● Task goal
Repeat each entry word for word; the images are not part of the copy.
----- Source records
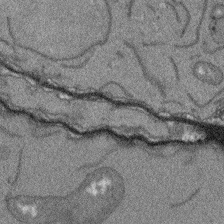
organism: Arabidopsis thaliana
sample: Root tip
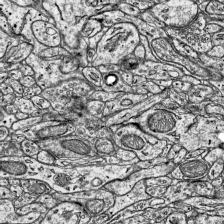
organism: Mouse
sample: Visual Cortex
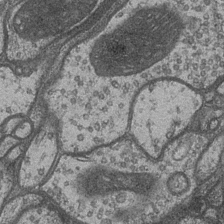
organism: Drosophila
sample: Optic medulla
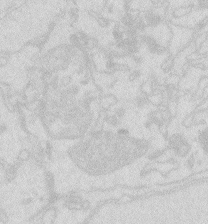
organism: Zebrafish
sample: Macrophage
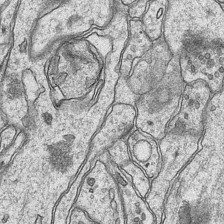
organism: Mouse
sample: CA1 Hippocampus
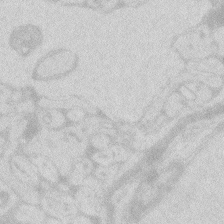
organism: Zebrafish
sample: Macrophage
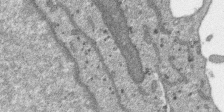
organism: Human
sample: Lung epithelial cells infected with SARS-CoV-2
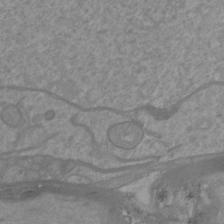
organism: Mouse
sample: Cortical neurons
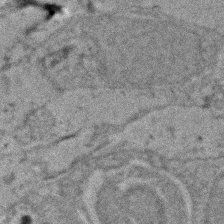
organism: Zebrafish
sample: Zebrafish embryo
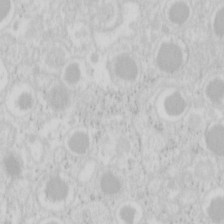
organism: Mouse
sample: Pancreas
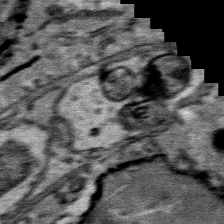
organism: Mouse
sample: Mouse Salivary gland
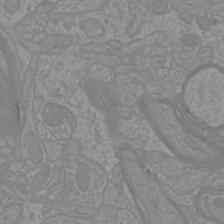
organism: Mouse
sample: Cortical neurons
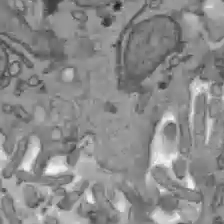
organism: C57BL Mouse
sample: Liver
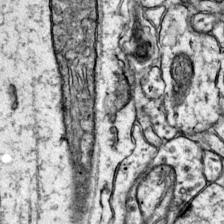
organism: Mouse
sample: Primary visual cortex
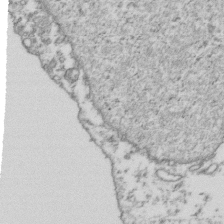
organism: Human
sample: Activated Jurkat CD4+ T cells
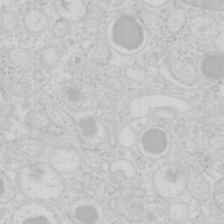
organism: Mouse
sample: Pancreas
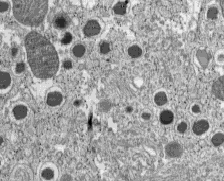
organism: C57BL Mouse
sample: Pancreatic islet
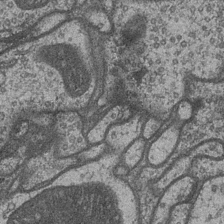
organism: Drosophila
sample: Optic medulla
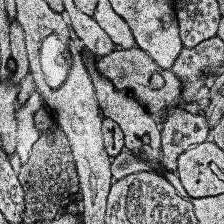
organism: Human
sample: Temporal Lobe
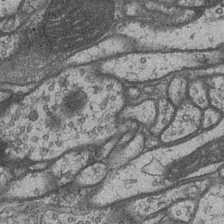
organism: Drosophila
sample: Optic medulla
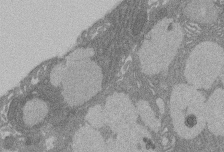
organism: Rat
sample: Salivary granule
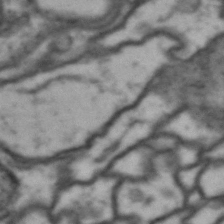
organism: Drosophila
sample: Brain
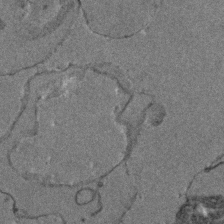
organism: Zebrafish
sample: Zebrafish embryo
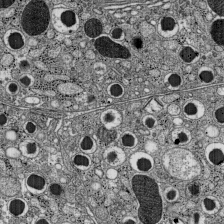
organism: C57BL Mouse
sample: Pancreatic islet
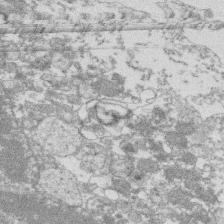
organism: Human
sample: HeLa cell HIV synapse
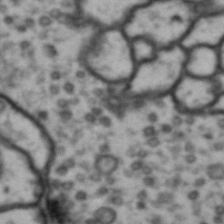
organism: Drosophila
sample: Brain
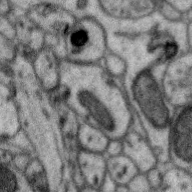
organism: Zebra finch
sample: Brain
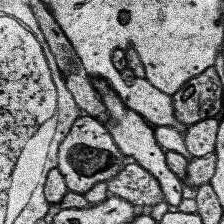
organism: Human
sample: Temporal Lobe
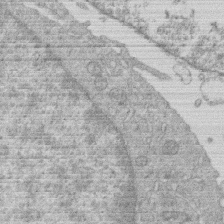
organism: Human
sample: Macrophage cells
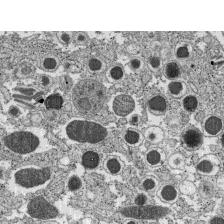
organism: C57BL Mouse
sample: Pancreatic islet
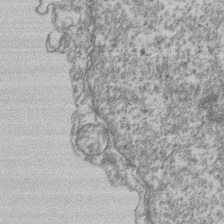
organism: Mouse
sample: T cell stromal cell synapse
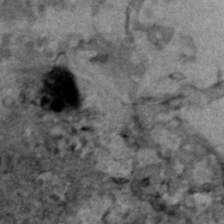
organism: Human
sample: Mitochondria in HCT116 cells
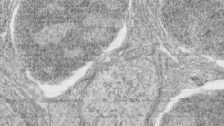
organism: Zebrafish
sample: synaptic ribbons in rod cells and cone cells
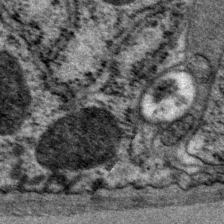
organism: P. pacificus
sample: Pharynx
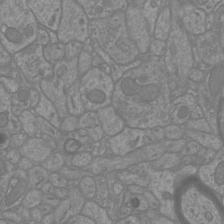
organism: Mouse
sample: Cortical neurons
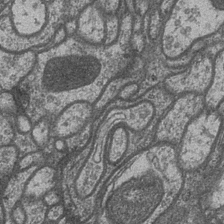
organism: Drosophila
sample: Optic medulla
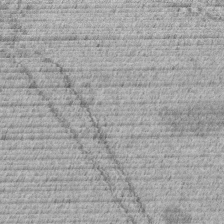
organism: C. elegans
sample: C. elegans embryo early stage
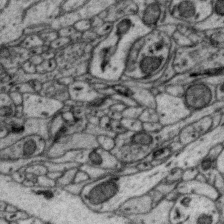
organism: Zebra finch
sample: Brain
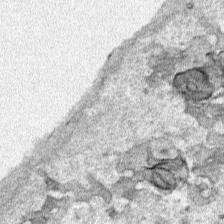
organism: Human
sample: Mitochondria in HCT116 cells
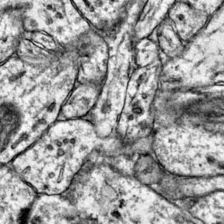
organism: Mouse
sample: Primary visual cortex
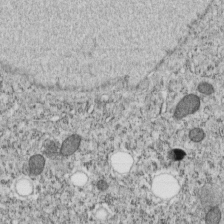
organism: C. elegans
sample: C. elegans embryo early stage
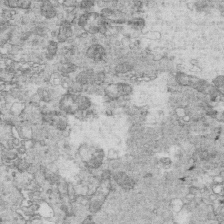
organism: Mouse
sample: Multiciliated cells
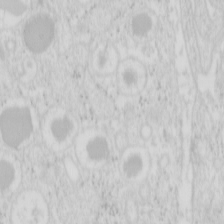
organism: Mouse
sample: Pancreas
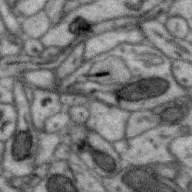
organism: Zebra finch
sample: Brain
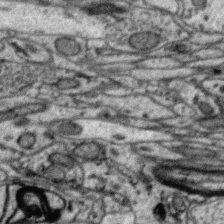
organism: Zebra finch
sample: Brain
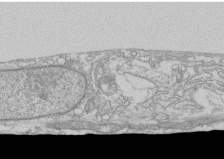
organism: Human
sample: CRL-1474
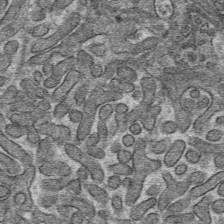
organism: Mouse
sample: Mouse hepatocytes
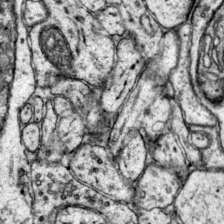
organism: Mouse
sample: Primary visual cortex
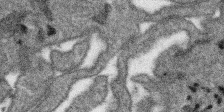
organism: Human
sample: Lung epithelial cells infected with SARS-CoV-2
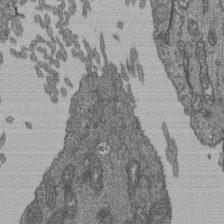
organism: Human
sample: Retinal organoid Rod and Cone cells
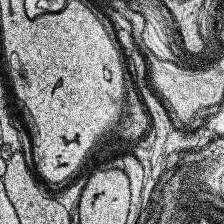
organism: Human
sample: Temporal Lobe
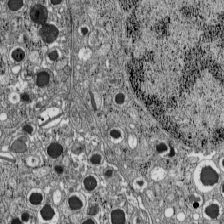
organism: C57BL Mouse
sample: Pancreatic islet
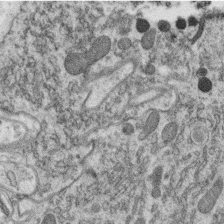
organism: C. elegans
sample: C. elegans oocyte; sperm cells
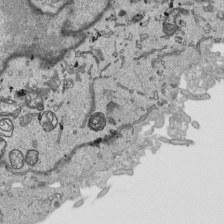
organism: Human
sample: Mitochondria in HCT116 cells
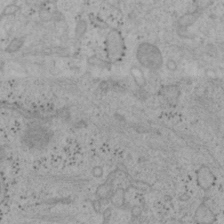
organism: Human
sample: HeLa cells
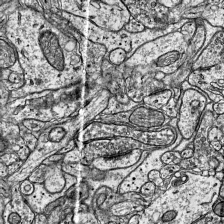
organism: Mouse
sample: Visual Cortex
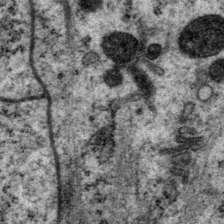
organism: P. pacificus
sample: Pharynx
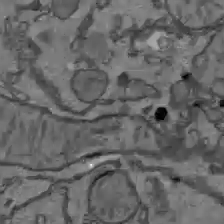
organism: C57BL Mouse
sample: Liver
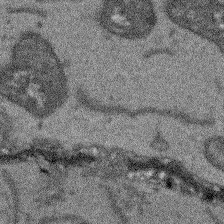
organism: Arabidopsis thaliana
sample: Root tip
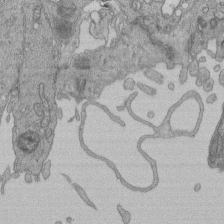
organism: Human
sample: Retinal organoid Rod and Cone cells
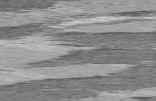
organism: C57BL Mouse
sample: Heart
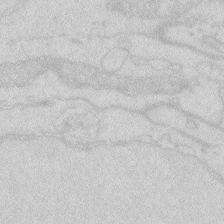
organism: Zebrafish
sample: Macrophage
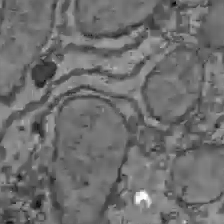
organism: C57BL Mouse
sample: Liver
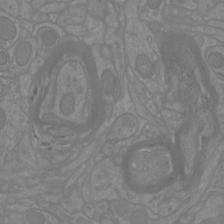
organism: Mouse
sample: Cortical neurons
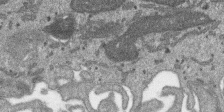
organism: Human
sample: Lung epithelial cells infected with SARS-CoV-2
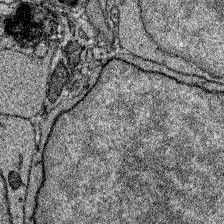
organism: Zebrafish
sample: Larval olfactory bulb
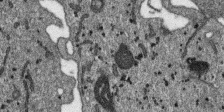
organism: Human
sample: Lung epithelial cells infected with SARS-CoV-2
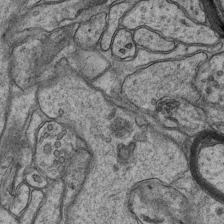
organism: Mouse
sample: CA1 Hippocampus
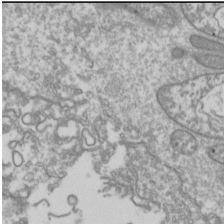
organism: Drosophila
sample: Cell division; meiosis; drosophila spermatocytes
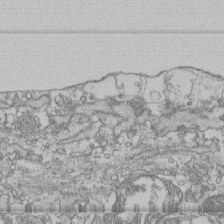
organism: Human
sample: Fibroblast cells
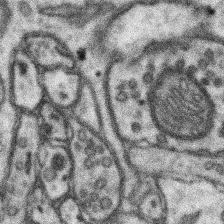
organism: Mouse
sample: Somatosensory cortex neuropil
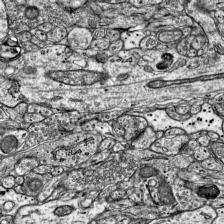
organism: Mouse
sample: Visual Cortex
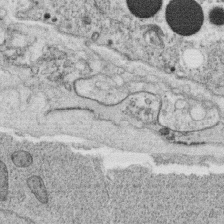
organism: C. elegans
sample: C. elegans oocyte; sperm cells
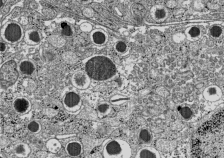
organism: C57BL Mouse
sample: Pancreatic islet
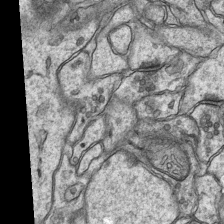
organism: Mouse
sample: CA1 Hippocampus
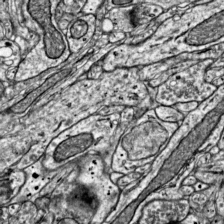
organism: Mouse
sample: Visual Cortex
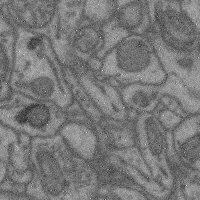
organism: Mouse
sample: Cerebral cortex
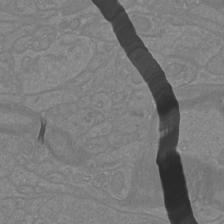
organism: Mouse
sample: Cortical neurons
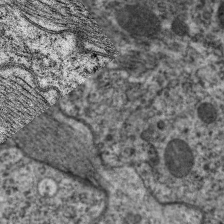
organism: C. elegans
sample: Pharynx
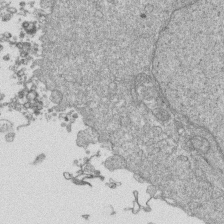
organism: Human
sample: HeLa cell HIV synapse
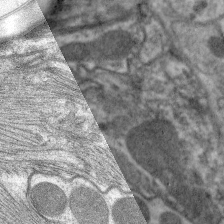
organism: C. elegans
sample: Pharynx
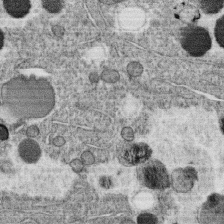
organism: C. elegans
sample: C. elegans oocyte; sperm cells
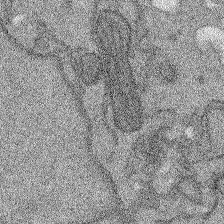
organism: Human
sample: HeLa cells
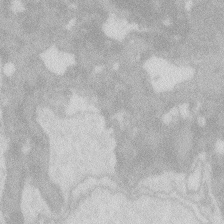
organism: Zebrafish
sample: Macrophage
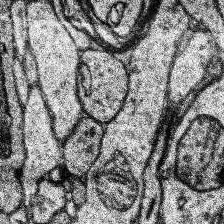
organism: Human
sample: Temporal Lobe
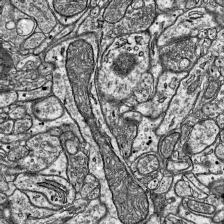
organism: Mouse
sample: Visual Cortex
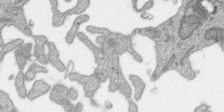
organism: Human
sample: Lung epithelial cells infected with SARS-CoV-2
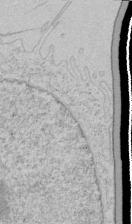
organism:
----------
● Worked solution
organism: Arabidopsis thaliana
sample: Root tip
organism: Mouse
sample: Visual Cortex
organism: Drosophila
sample: Optic medulla
organism: Zebrafish
sample: Macrophage
organism: Mouse
sample: CA1 Hippocampus
organism: Zebrafish
sample: Macrophage
organism: Human
sample: Lung epithelial cells infected with SARS-CoV-2
organism: Mouse
sample: Cortical neurons
organism: Zebrafish
sample: Zebrafish embryo
organism: Mouse
sample: Pancreas
organism: Mouse
sample: Mouse Salivary gland
organism: Mouse
sample: Cortical neurons
organism: C57BL Mouse
sample: Liver
organism: Mouse
sample: Primary visual cortex
organism: Human
sample: Activated Jurkat CD4+ T cells
organism: Mouse
sample: Pancreas
organism: C57BL Mouse
sample: Pancreatic islet
organism: Drosophila
sample: Optic medulla
organism: Human
sample: Temporal Lobe
organism: Drosophila
sample: Optic medulla
organism: Rat
sample: Salivary granule
organism: Drosophila
sample: Brain
organism: Zebrafish
sample: Zebrafish embryo
organism: C57BL Mouse
sample: Pancreatic islet
organism: Human
sample: HeLa cell HIV synapse
organism: Drosophila
sample: Brain
organism: Zebra finch
sample: Brain
organism: Human
sample: Temporal Lobe
organism: Human
sample: Macrophage cells
organism: C57BL Mouse
sample: Pancreatic islet
organism: Mouse
sample: T cell stromal cell synapse
organism: Human
sample: Mitochondria in HCT116 cells
organism: Zebrafish
sample: synaptic ribbons in rod cells and cone cells
organism: P. pacificus
sample: Pharynx
organism: Mouse
sample: Cortical neurons
organism: Drosophila
sample: Optic medulla
organism: C. elegans
sample: C. elegans embryo early stage
organism: Zebra finch
sample: Brain
organism: Human
sample: Mitochondria in HCT116 cells
organism: Mouse
sample: Primary visual cortex
organism: C. elegans
sample: C. elegans embryo early stage
organism: Mouse
sample: Multiciliated cells
organism: Mouse
sample: Pancreas
organism: Zebra finch
sample: Brain
organism: Zebra finch
sample: Brain
organism: Human
sample: CRL-1474
organism: Mouse
sample: Mouse hepatocytes
organism: Mouse
sample: Primary visual cortex
organism: Human
sample: Lung epithelial cells infected with SARS-CoV-2
organism: Human
sample: Retinal organoid Rod and Cone cells
organism: Human
sample: Temporal Lobe
organism: C57BL Mouse
sample: Pancreatic islet
organism: C. elegans
sample: C. elegans oocyte; sperm cells
organism: Human
sample: Mitochondria in HCT116 cells
organism: Human
sample: HeLa cells
organism: Mouse
sample: Visual Cortex
organism: P. pacificus
sample: Pharynx
organism: C57BL Mouse
sample: Liver
organism: Arabidopsis thaliana
sample: Root tip
organism: Human
sample: Retinal organoid Rod and Cone cells
organism: C57BL Mouse
sample: Heart
organism: Zebrafish
sample: Macrophage
organism: C57BL Mouse
sample: Liver
organism: Mouse
sample: Cortical neurons
organism: Human
sample: Lung epithelial cells infected with SARS-CoV-2
organism: Zebrafish
sample: Larval olfactory bulb
organism: Human
sample: Lung epithelial cells infected with SARS-CoV-2
organism: Mouse
sample: CA1 Hippocampus
organism: Drosophila
sample: Cell division; meiosis; drosophila spermatocytes
organism: Human
sample: Fibroblast cells
organism: Mouse
sample: Somatosensory cortex neuropil
organism: Mouse
sample: Visual Cortex
organism: C. elegans
sample: C. elegans oocyte; sperm cells
organism: C57BL Mouse
sample: Pancreatic islet
organism: Mouse
sample: CA1 Hippocampus
organism: Mouse
sample: Visual Cortex
organism: Mouse
sample: Cerebral cortex
organism: Mouse
sample: Cortical neurons
organism: C. elegans
sample: Pharynx
organism: Human
sample: HeLa cell HIV synapse
organism: C. elegans
sample: Pharynx
organism: C. elegans
sample: C. elegans oocyte; sperm cells
organism: Human
sample: HeLa cells
organism: Zebrafish
sample: Macrophage
organism: Human
sample: Temporal Lobe
organism: Mouse
sample: Visual Cortex
organism: Human
sample: Lung epithelial cells infected with SARS-CoV-2
organism:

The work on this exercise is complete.